Let $G$ be a group scheme over a field $k$. My question is
Does Repf(G), the category of finite-dimensional linear representations of $G$, have enough injectives?
It is well-known that Rep(G), the category of linear representations of $G$, does have enough injectives (it is explained in Section 4.2, Representations of Algebraic Groups - J.C.Jantzen).
Probably the main difficulty for this question is that $k[G]$ is not necessarily finite-dimensional. For example, following Jantzen's proof, from a finite-dimensional representation $M$, we embed it as a $k-$vector subspace of a finite-dimensional $k$-vector space $I$ (in this case, we can take $I=M$) and then show that $M$ is embedded as a $k-$subrepresentation of $I\otimes k[G]$, the latter might not be finite-dimensional.

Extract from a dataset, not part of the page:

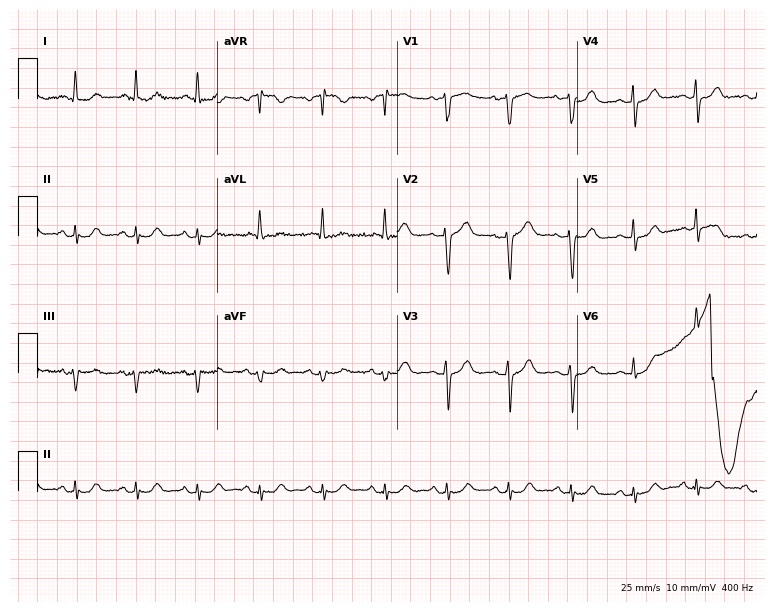
Electrocardiogram, a woman, 74 years old. Overall reading on record: normal ECG.
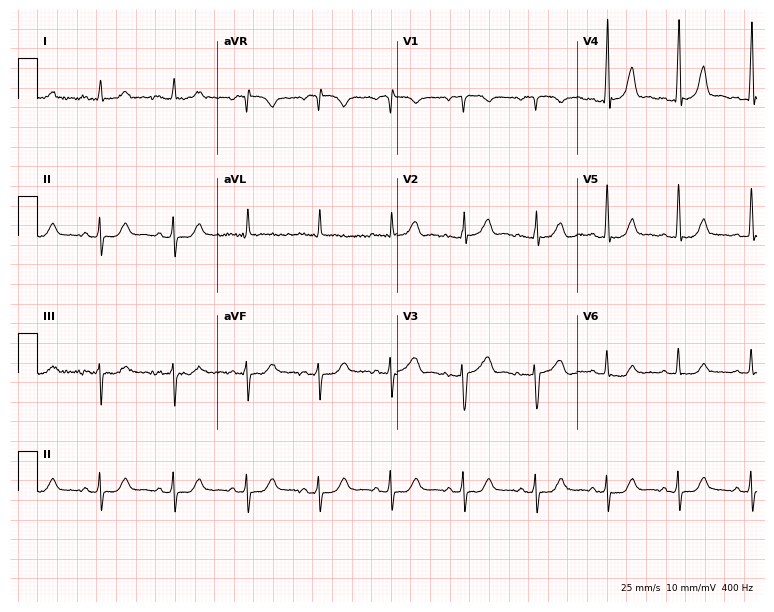
ECG (7.3-second recording at 400 Hz) — a woman, 63 years old. Labelled as a normal ECG.

Further, I think Rep($G$) is a Grothendieck category, which has enough injectives. However, it seems that it is not true for Repf($G$) because the regular representation $k[G]$ is not a generator in this category.
Thanks!
Nope, and you don't even need to do anything particularly scheme-y or characteristic $p$-ish.
Indecomposable finite dimensional representations of the additive group $\mathbb{G}_a$ over $\mathbb{C}$ correspond to unipotent Jordan blocks, with each one including into the next (and being a quotient of it). So we see there are no finite dimensional injective (or projective) objects.